Small groups within companies have implemented Agile and benefited from it, but many Agile proponents are allergic to management. Medinilla's book contains good advice and information for organizations that are looking to take advantage of Agile on a larger scale.

Monday, April 8, 2013

Book Review: The Practice of System and Network Administration

System Administration as a Profession

"The Practice of System and Network Administration" is different from most of the other technical books on a professional SA's bookshelf. This book is about how to become a professional system administrator.

The profession is about more than knowning obscure options to different commands. To become a professional, a system administrator needs to change mindset from a straight-ahead techie to a member of the team who has specialized expertise.

System administration has not always been recognized as a profession. System administrators themselves are partly to blame for that. We have tended to focus strictly on technology and not on how to structure our work to benefit both ourselves and the organizations we work for. Limoncelli, Hogan and Chalup have put togeter a great standard reference for people who are ready to transition to being professional system administrators.

Sunday, April 7, 2013

Book Review: Managing Humans

In his first chapter, Lopp tells us what kind of book he is looking to create.

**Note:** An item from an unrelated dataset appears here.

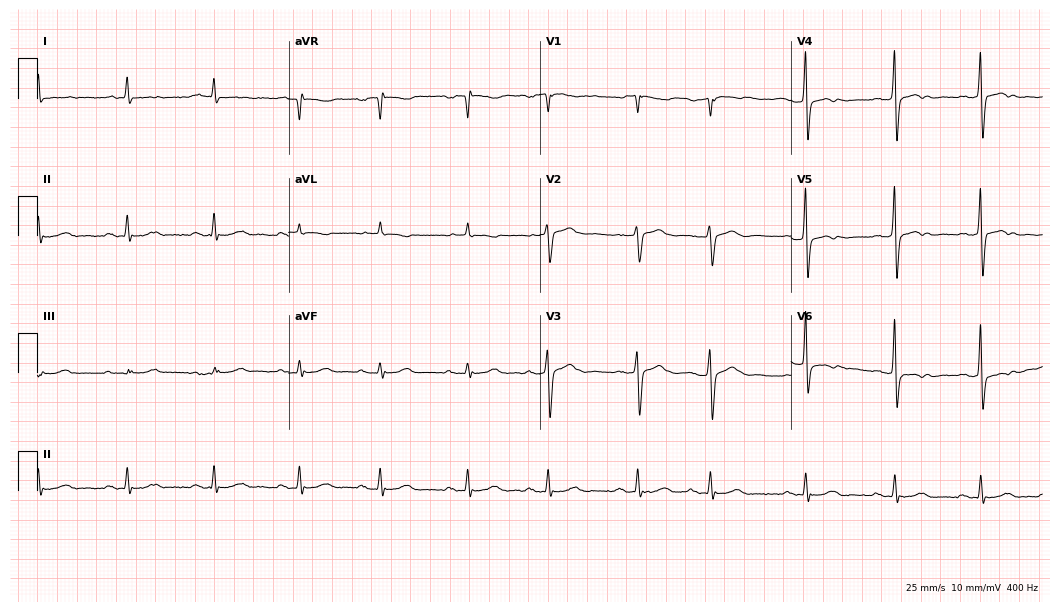
ECG (10.2-second recording at 400 Hz) — a male patient, 81 years old. Screened for six findings — first-degree AV block, right bundle branch block (RBBB), left bundle branch block (LBBB), sinus bradycardia, atrial fibrillation (AF), sinus tachycardia — none is recorded. Findings outside these six are not listed.
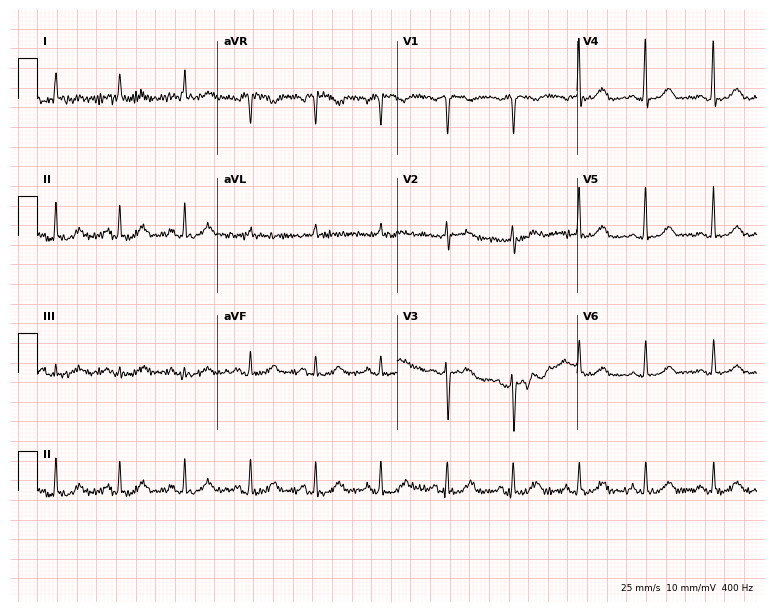
Resting 12-lead electrocardiogram. Patient: a 63-year-old woman. None of these six findings is recorded: first-degree AV block, right bundle branch block, left bundle branch block, sinus bradycardia, atrial fibrillation, sinus tachycardia. Only these six findings were labelled.

He describes a tavern where colleagues get together to resolve the problems of the universe. The tone is irreverent, engaging, and informative.

Lopp provides pointers about how to handle different situations, but his focus is on communicating attitudes and values more than on providing direct advice.

Some types of lessons are best learned by sharing stories. As in his popular blog, Lopp's anecdotes provide us with a career's worth of insight into what it takes to connect with and manage people.